John Banim has been called ‘the Scott of Ireland.’ He delineated the national character in a striking manner, and his pictures of the Irish peasantry will doubtless live for many generations. ‘Fault has been found with him on the ground that there is throughout the whole of his writings a sort of over-strained excitement, a wilful dwelling upon turbulent and unchastened passions.’ Of the strong writing thus complained of, which was characteristic of both brothers, an example is furnished in the story of ‘The Croppy,’ relating to the rising in 1798. The authors wrote in this novel: ‘We paint from the people of a land amongst whom, for the last six hundred years, national provocations have never ceased to keep alive the strongest and often the worst passions of our nature; whose pauses, during that long lapse of a country's existence, from actual conflict in the field, have been but so many changes into mental strife, and who to this day are held prepared, should the war-cry be given, to rush at each other's throats and enact scenes that, in the columns of a newspaper, would show more terribly vivid than any selected by us from former facts for the purposes of candid though slight illustration.’
But full justice has been done to the realistic powers of Banim, one English critic acknowledging that he united the truth and circumstantiality of Crabbe with the dark and gloomy power of Godwin; while in knowledge of Irish character, habits, customs, and feeling, he was superior even to Miss Edgeworth or Lady Morgan.
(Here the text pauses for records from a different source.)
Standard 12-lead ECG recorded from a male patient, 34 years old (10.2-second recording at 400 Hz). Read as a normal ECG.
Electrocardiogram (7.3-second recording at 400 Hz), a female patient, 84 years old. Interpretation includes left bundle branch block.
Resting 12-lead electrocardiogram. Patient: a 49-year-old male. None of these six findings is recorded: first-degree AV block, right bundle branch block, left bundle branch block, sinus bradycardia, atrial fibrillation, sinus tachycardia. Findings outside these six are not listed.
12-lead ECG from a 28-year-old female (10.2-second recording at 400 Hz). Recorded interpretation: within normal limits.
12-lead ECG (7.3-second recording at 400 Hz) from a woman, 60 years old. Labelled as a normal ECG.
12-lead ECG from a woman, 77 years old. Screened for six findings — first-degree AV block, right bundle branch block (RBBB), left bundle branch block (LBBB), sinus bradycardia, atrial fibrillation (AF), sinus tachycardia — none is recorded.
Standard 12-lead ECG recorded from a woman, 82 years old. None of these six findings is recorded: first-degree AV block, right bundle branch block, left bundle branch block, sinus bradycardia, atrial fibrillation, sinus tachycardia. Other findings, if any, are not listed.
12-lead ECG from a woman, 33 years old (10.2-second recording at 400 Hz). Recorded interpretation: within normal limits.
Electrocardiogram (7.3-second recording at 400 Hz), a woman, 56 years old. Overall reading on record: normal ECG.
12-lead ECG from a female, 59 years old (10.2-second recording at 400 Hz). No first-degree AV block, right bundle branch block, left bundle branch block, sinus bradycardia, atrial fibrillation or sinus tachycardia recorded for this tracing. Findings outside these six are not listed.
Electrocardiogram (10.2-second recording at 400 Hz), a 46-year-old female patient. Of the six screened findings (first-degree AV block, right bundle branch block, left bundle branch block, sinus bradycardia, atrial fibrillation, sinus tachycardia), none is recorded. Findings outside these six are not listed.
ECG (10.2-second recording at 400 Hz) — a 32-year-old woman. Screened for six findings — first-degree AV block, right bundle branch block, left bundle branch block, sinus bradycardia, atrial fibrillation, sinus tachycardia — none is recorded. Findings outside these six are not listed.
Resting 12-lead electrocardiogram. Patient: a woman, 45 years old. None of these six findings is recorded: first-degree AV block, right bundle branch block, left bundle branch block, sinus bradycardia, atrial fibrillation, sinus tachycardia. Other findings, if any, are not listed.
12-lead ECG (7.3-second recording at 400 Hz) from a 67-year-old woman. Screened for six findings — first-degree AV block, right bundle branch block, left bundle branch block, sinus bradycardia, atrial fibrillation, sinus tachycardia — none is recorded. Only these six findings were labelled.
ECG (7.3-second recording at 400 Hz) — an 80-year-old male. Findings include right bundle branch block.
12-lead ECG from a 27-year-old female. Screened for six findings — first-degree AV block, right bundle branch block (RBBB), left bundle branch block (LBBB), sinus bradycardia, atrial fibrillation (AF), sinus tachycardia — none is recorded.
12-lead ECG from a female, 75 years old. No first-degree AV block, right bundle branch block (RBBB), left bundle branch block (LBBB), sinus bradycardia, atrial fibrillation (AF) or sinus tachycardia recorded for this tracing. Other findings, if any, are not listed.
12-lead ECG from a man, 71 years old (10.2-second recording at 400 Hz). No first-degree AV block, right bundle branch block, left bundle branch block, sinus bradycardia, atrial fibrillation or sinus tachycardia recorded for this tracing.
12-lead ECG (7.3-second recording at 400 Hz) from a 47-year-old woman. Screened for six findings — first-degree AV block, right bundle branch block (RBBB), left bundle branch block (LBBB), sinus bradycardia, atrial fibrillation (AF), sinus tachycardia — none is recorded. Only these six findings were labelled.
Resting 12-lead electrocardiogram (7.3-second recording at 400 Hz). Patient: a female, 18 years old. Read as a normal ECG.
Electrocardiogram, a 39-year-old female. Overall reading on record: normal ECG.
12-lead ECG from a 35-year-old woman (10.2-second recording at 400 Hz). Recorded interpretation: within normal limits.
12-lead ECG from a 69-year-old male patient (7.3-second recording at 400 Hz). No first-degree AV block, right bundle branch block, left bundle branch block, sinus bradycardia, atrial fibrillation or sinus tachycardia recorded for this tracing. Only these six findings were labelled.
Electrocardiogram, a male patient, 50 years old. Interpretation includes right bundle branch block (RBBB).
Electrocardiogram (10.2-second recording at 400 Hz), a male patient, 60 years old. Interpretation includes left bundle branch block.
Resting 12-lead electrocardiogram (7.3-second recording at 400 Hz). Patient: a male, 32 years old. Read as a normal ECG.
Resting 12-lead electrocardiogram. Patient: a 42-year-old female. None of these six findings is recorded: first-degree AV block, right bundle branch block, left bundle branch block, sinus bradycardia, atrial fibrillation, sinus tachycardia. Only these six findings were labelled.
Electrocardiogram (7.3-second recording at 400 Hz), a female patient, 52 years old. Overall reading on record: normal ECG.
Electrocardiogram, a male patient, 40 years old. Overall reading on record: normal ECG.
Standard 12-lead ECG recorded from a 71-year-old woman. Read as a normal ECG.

Had Banim possessed the hearty humour of a Lover or a Lever, he would have been saved from many of his literary excesses. As a delineator of life in the higher ranks of society, Banim conspicuously failed; his strength lay in his vigorous and characteristic sketches of the Irish peasantry, and these in their light and shade have something of the breadth and the strong effects of Rembrandt.
A selection from Banim's contributions to periodical literature (together with some sketches by his brother) appeared in 1838 under the title of ‘The Bit o' Writin', and other Tales.’ His other works are: 1. ‘The Celt's Paradise.’ 2. ‘Turgesius.’ 3. ‘Damon and Pythias.’ 4. ‘Sylla.’ 5. ‘The Prodigal.’ 6. ‘The Moorish Wife.’ 7. ‘Revelations of the Dead-Alive.’ 8. ‘John Doe.’ 9. ‘The Fetches.’ 10. ‘The Boyne Water.’ 11. ‘The Disowned.’ 12. ‘The Smuggler.’ 13. ‘Peter of the Castle.’ 14. ‘The Nowlans.’ 15. ‘The Anglo-Irish.’ 16. ‘The Denounced,’ a work which included two tales, ‘The Last Baron of Crana,’ and ‘The Conformists.’ He also collaborated, as we have seen, with his brother in several of the O'Hara tales, furnished sketches as a basis for others, and wrote besides many essays, sketches, and stories of a slighter character.[Murray's Life of John Banim, 1857; The O'Hara Tales, new edition, 1865; Read's Cabinet of Irish Literature; and the various works of Banim.]